I have no problem with imperialism or colonialism so long as the colonial government in question is Christian in nature and has as its eventual goal the Westernization and independence of the colonized.

Ask yourself, and be honest: Would Africans be better off today if the White man were still running things there? Compare Algeria, Nigeria, Tunisia, and Rhodesia in 1950 to the same places today.

On second though, don't. It'll break your heart.

Posted by: Shibes Meadow at January 31, 2015 3:03 PM

"I believe that every man has the duty..."
======================

People like this would receive a hail of shrapnel upon approaching my property.

"You can only rule yourself and not prohibit others to do the same."
--gs, 2099

Posted by: ghostsniper at January 31, 2015 5:27 PM

what a bunch of shit

Posted by: dr kill at January 31, 2015 6:06 PM

"I am tired of fooling around," he said. "As for the rights of anyone, tell your people they can go fuck themselves." The Colonel by Carolyn Forche

That's the nice thing about reality though, consequences are immediate and proportional: a short'n sharp feedback, no room for dithering excuses. — Remus

Posted by: chasmatic at February 1, 2015 6:21 AM

Robert/Nick: Many thanks forresponses. I had be interested to know associated with virtually any gains to the WEB OPTIMIZATION advertisments when this is certainly put in place.

Posted by: Jersey at February 1, 2015 10:14 AM

Another example of stupidity, ill-defined terms and situation-dependent meanings, clouding lucidity of presentation. Simplicity is not synonymous with clarity!
3. Does having a right, in the questions listed, mean that government must ensure that right is fulfilled? Or does it mean that the individual has the right to get off his ass and work to achieve his right by joining, for example, with other education volunteers to form non-profit schools?
4. Is discrimination based on religious belief wrong if that religious belief demands that you be murdered for lack of that belief?
6. Suppose the popular movement is worse-behaving than the dictatorship -- Communist dictatorships vs Czarist and Chinese Chiang dictatorships, for example.
8. Why not tax people proportionately to the goods and services they derive from taxes paid by others? Why not cut government waste and uselessness by disbanding pork-fat prone agencies readily replaced by voter-controlled state agencies.
13. Yes. To simply serve as an example of what can be accomplished by all if they'd adopt and adapt fair-market capitalism and American founding principles. Time for others to let go of the nipple of dependency and to grow up.
14. Colonialism and imperialism are wrong only when they do more harm than good; ask post-British India and post WW2 Japan and Germany.
29. Read Diana West's last couple of recent books on the McCarthy era and the deliberate errors and and unjustified bad-mouthing of McCarthy's claims about communist influence in US goverment.
This is the same kind of crap that forced Stephen Coughlin out of government for his detailed expose of Islamist infiltration and subversive techniques of our government agencies.

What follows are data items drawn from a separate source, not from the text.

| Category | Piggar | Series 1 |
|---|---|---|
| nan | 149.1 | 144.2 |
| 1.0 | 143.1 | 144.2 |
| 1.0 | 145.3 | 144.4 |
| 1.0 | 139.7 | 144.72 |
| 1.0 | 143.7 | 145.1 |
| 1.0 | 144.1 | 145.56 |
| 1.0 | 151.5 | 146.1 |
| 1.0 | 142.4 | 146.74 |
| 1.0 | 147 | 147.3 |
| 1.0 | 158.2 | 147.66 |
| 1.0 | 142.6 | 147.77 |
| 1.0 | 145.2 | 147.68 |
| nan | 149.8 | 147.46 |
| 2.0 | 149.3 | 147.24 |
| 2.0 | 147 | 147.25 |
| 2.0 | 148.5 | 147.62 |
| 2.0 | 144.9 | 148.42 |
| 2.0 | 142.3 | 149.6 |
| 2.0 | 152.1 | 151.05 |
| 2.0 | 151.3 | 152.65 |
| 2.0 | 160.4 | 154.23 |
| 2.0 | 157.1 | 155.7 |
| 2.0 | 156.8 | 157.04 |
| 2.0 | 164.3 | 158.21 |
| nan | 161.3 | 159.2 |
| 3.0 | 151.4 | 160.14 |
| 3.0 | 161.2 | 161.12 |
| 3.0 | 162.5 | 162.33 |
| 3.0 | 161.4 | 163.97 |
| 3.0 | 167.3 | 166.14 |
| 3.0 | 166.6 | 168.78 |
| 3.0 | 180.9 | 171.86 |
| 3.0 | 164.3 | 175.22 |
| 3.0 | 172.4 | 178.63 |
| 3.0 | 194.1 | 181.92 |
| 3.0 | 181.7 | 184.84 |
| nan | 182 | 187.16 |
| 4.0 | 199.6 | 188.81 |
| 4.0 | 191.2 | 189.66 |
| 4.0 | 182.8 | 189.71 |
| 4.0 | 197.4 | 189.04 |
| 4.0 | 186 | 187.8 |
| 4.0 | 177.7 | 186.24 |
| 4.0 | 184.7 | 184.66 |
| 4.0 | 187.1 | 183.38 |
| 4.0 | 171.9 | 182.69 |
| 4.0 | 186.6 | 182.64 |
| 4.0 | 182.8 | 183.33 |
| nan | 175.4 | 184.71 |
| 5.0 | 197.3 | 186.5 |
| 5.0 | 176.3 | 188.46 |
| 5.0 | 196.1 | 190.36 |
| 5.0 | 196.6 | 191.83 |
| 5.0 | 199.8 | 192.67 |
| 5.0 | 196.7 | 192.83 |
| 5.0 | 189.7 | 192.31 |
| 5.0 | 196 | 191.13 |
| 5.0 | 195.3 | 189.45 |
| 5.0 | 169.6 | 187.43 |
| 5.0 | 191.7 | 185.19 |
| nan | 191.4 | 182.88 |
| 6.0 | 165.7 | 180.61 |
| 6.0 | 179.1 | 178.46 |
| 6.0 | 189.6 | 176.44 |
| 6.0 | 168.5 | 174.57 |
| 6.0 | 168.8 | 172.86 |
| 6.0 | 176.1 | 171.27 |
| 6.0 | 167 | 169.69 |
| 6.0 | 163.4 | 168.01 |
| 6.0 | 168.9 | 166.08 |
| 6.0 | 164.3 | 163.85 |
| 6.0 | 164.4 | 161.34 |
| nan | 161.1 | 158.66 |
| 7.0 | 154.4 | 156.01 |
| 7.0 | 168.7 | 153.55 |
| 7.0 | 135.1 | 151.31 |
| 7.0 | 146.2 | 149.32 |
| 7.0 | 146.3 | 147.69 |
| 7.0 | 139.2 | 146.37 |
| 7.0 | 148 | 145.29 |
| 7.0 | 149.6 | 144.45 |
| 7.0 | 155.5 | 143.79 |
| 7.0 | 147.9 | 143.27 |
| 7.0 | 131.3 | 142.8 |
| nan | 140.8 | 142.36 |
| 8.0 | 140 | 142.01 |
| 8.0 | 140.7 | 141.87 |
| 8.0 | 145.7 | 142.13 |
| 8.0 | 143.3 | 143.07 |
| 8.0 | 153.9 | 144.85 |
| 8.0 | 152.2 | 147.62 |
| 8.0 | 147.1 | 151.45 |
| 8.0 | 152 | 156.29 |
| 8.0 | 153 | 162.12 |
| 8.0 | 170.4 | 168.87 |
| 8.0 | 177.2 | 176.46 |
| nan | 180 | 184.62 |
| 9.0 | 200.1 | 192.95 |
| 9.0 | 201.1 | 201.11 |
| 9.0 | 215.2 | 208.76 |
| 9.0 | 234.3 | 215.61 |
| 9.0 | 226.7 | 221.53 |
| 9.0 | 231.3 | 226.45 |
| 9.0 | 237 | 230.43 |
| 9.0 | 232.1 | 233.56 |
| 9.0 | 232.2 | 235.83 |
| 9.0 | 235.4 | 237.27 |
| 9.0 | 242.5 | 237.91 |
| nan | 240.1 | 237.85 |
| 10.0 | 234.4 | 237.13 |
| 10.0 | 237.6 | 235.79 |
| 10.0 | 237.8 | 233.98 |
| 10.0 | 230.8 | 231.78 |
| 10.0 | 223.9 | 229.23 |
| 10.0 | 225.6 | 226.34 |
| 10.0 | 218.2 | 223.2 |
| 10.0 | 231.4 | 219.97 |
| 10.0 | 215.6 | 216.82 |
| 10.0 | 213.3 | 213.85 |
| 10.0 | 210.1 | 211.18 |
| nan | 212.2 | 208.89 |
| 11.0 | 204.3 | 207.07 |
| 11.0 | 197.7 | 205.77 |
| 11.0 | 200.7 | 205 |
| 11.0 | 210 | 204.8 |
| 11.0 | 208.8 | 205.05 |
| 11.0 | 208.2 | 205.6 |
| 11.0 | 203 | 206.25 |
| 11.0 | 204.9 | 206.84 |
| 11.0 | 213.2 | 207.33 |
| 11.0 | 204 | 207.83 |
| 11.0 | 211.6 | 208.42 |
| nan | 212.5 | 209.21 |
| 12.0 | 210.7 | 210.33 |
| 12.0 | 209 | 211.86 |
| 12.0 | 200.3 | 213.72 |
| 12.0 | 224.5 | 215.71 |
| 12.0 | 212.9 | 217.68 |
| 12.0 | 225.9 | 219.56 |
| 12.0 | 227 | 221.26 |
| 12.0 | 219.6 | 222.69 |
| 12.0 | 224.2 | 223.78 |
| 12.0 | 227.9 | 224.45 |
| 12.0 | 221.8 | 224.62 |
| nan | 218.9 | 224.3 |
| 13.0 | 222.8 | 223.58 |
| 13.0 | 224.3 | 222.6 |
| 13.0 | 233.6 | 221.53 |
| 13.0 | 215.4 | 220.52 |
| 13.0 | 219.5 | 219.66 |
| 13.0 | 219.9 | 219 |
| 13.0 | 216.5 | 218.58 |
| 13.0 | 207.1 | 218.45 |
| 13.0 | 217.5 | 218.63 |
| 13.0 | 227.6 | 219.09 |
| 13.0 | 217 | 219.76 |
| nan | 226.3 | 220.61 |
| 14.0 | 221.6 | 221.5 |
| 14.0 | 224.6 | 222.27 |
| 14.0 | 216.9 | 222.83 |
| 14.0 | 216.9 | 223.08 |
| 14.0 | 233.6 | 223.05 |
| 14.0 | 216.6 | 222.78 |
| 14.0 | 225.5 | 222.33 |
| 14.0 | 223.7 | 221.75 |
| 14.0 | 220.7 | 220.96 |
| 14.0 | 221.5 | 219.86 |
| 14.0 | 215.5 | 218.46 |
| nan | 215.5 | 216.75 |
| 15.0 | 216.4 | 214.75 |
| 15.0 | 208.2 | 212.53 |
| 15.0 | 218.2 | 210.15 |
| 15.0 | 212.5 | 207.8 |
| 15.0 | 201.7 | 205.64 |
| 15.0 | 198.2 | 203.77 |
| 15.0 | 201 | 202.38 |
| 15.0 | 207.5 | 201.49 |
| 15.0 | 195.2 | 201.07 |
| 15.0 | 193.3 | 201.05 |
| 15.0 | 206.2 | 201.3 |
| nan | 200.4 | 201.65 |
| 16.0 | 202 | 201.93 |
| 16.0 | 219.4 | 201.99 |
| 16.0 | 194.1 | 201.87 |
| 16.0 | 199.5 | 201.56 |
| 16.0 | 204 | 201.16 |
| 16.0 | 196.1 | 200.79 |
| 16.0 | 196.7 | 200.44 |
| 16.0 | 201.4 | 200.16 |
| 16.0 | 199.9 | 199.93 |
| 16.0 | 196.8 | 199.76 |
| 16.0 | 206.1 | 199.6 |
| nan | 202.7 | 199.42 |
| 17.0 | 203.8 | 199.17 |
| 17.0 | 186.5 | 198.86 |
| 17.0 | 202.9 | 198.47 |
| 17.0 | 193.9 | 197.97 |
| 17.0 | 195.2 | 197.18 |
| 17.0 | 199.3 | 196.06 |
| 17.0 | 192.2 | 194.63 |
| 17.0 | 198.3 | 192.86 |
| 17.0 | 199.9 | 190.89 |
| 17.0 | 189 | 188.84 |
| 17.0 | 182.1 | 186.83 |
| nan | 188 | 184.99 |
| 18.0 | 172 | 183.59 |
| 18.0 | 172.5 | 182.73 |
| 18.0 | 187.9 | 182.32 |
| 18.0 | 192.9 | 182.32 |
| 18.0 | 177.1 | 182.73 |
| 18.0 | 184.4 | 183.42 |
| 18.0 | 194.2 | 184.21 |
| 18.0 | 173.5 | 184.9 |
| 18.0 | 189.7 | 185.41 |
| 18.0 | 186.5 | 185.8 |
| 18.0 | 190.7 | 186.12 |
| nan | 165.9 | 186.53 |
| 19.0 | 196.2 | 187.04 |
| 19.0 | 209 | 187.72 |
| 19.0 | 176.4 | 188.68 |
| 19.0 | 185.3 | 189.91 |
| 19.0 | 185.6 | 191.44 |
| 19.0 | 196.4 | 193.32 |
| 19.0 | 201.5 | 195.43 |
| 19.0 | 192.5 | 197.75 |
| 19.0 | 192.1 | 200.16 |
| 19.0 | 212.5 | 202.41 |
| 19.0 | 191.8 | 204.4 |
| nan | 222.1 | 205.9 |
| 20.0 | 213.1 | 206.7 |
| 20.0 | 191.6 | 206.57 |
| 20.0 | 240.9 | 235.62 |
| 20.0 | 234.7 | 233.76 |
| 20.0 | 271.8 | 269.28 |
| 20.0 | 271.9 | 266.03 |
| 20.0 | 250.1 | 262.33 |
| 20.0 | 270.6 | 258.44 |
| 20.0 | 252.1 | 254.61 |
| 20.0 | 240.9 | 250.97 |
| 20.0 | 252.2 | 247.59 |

I'd continue, but the drones are circling.

Posted by: Howard Nelson at February 1, 2015 12:40 PM

"Communists have a right to express their opinions."

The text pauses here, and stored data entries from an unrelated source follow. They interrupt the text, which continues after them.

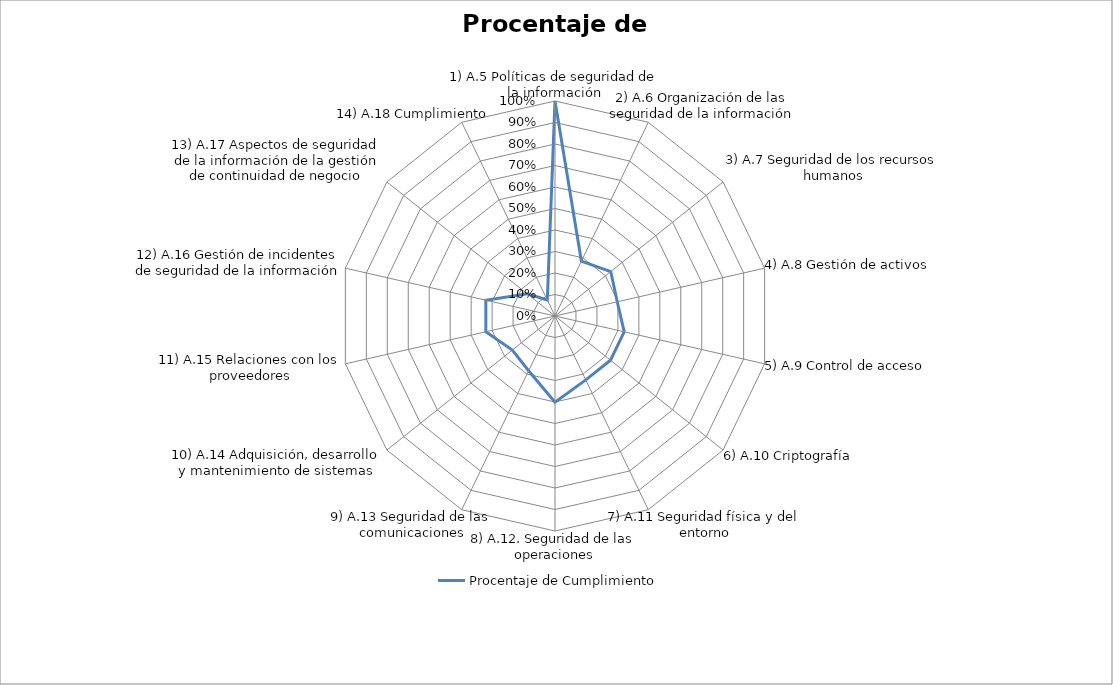
| Category | Procentaje de Cumplimiento |
|---|---|
| 1) A.5 Políticas de seguridad de la información | 1 |
| 2) A.6 Organización de las seguridad de la información | 0.283 |
| 3) A.7 Seguridad de los recursos humanos | 0.332 |
| 4) A.8 Gestión de activos | 0.297 |
| 5) A.9 Control de acceso | 0.33 |
| 6) A.10 Criptografía | 0.33 |
| 7) A.11 Seguridad física y del entorno | 0.33 |
| 8) A.12. Seguridad de las operaciones | 0.401 |
| 9) A.13 Seguridad de las comunicaciones | 0.283 |
| 10) A.14 Adquisición, desarrollo y mantenimiento de sistemas | 0.254 |
| 11) A.15 Relaciones con los proveedores | 0.33 |
| 12) A.16 Gestión de incidentes de seguridad de la información | 0.33 |
| 13) A.17 Aspectos de seguridad de la información de la gestión de continuidad de negocio | 0.165 |
| 14) A.18 Cumplimiento | 0.082 |

"Right" is a very cheap word.

Then freedom loving capitalists have a "human right" to piss on their imperial and enslaving opinions and build a flower garden with their putrid remains.

"I could have a million friends. All I'd have to do is change my point of view." -I forget who said it.

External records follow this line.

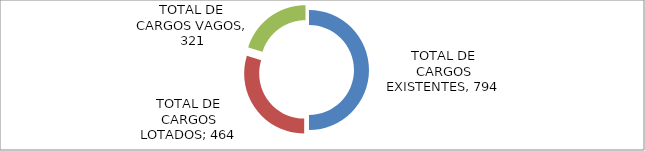
| Category | Series 0 | Series 1 |
|---|---|---|
| TOTAL DE CARGOS EXISTENTES |  | 794 |
| TOTAL DE CARGOS LOTADOS** |  | 473 |
| TOTAL DE CARGOS VAGOS |  | 321 |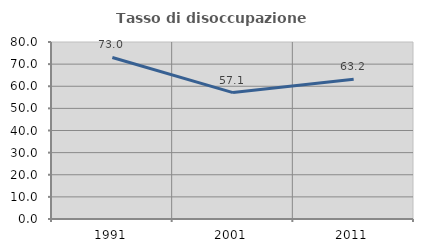
| Category | Tasso di disoccupazione giovanile  |
|---|---|
| 1991.0 | 73.016 |
| 2001.0 | 57.143 |
| 2011.0 | 63.158 |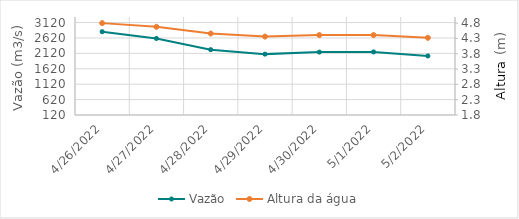
| Category | Vazão |
|---|---|
| 4/24/22 | 3075.38 |
| 4/23/22 | 2891.8 |
| 4/22/22 | 2544.51 |
| 4/21/22 | 2377.31 |
| 4/20/22 | 2346.67 |
| 4/19/22 | 2298.54 |
| 4/18/22 | 2252.29 |

Posted by: Denny at February 1, 2015 8:58 PM

Interestingly, as a paleo-Conservative, scored 65% "Agree". Of course, that could simply be because of a strong libertarian streak in my conservatism.

I do agree with others that many of the questions are not geared to discriminating between liberal and conservative, but to the stereotype that conservatives are authoritarian and are against the latest liberal mantra. To wit, "Everyone is entitled to his own opinion". In my experience, it is the liberals who tell me that I should not be thinking the way that I do, and conservatives say that your entitled to your opinion (even though it may be wrong -- >).